Here is another data point to add to the list. Bloomberg reports Japan’s Current-Account Surplus Shrinks 63% As Machine Orders Drop.
Japan’s current-account surplus was the smallest in May since at least 1985 and machinery orders fell the most in more than five years, adding to signs a slump in demand is threatening the nation’s rebound.Explanation of Current Account
The excess in the widest measure of the nation’s trade shrank 63 percent from a year earlier to 215.1 billion yen ($2.7 billion), the Ministry of Finance said in Tokyo today.
Machinery orders, an indicator of capital spending, fell 14.8 percent in May from the previous month, the Cabinet Office said, the biggest drop since comparable data were made available in 2005.
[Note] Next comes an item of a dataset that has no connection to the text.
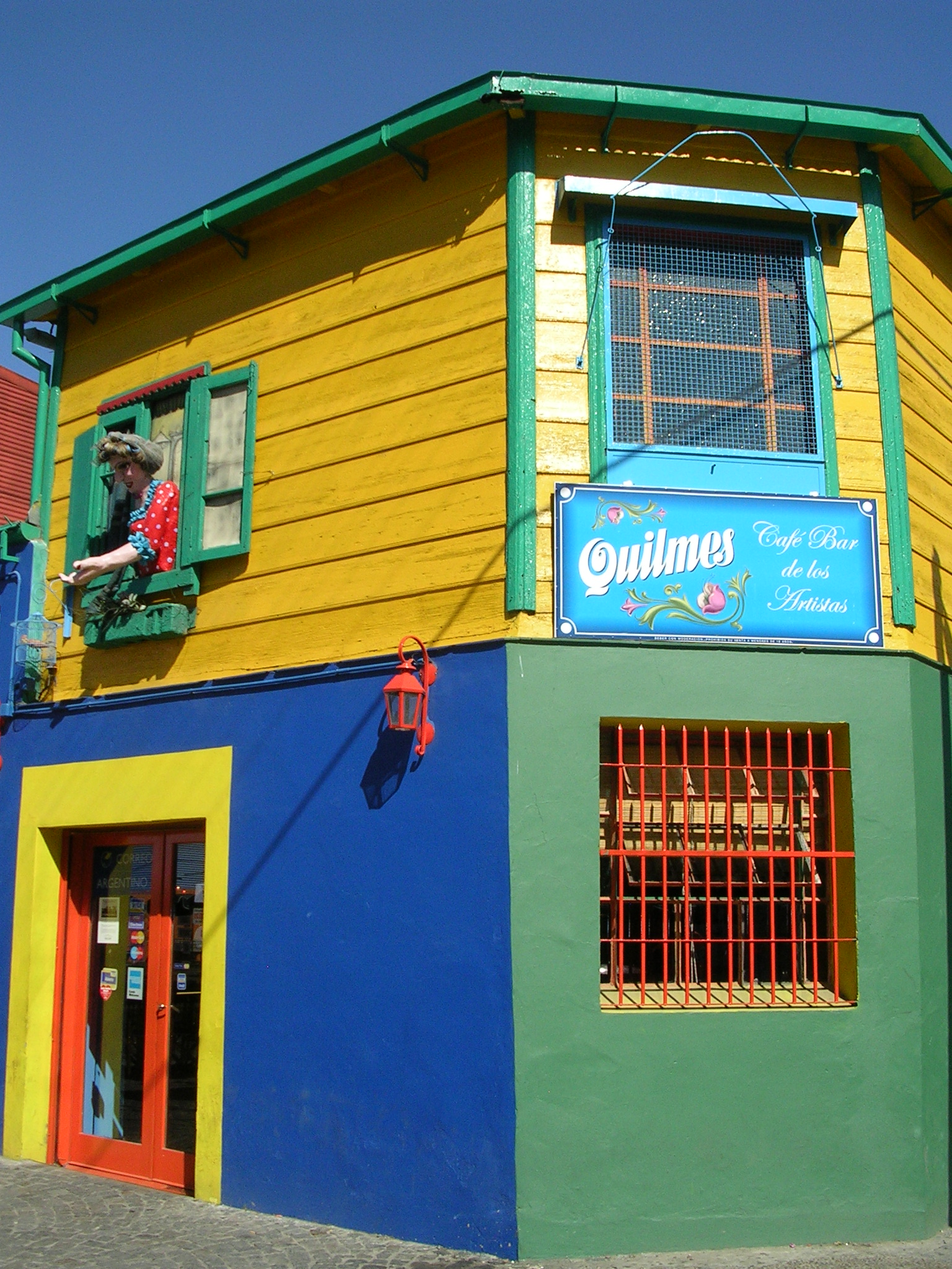 Barrio de La Boca en Buenos Aires

For those unfamiliar with the term Current Account Wikipedia offers this explanation:
In economics, the current account is one of the two primary components of the balance of payments, the other being capital account. It is the sum of the balance of trade (net earnings on exports minus payments for imports), factor income (earnings on foreign investments minus payments made to foreign investors) and cash transfers.Why This Is Important
The current account balance is one of two major measures of the nature of a country's foreign trade (the other being the net capital outflow). A current account surplus increases a country's net foreign assets by the corresponding amount, and a current account deficit does the reverse. Both government and private payments are included in the calculation. It is called the current account because goods and services are generally consumed in the current period.
The balance of trade is the difference between a nation's exports of goods and services and its imports of goods and services, if all financial transfers, investments and other components are ignored. A nation is said to have a trade deficit if it is importing more than it exports.
Positive net sales abroad generally contributes to a current account surplus; negative net sales abroad generally contributes to a current account deficit. Because exports generate positive net sales, and because the trade balance is typically the largest component of the current account, a current account surplus is usually associated with positive net exports. This however is not always the case with secluded economies such as that of Australia featuring an income deficit larger than its trade surplus.
Japan's balance of trade is already negative, but the important point is the overall current-account of which trade is a part.
If Japan's current-account was negative, Japan would depend on foreign capital to make up the deficit. Will foreigners fund Japan at 0% interest rates?
I think not.
Bug In Search of Window
Japan has debt-to-GDP ratio of 220% and rising. As of July 9, the Yield on 10-year Japanese Bonds is .80%.
A mere rise of 2 percentage points would consume all Japanese revenues just to pay interest on the national debt.
Moreover, Japan's demographics are such that pension plans are now, for the first time as of last year, net sellers of bonds, not net buyers. For details, please see World's Largest Pension Fund Needs to Sell Japanese Bonds; Japan's Demographic Time Bomb Officially Goes Off
As John Mauldin commented in his book Endgame, "Japan is like a bug in search of a window." If you have not yet picked up a copy, please do so. It's a good read.
Once Japan's current account balance goes negative in a sustained way (and I believe that will indeed happen), the bug will have found the window.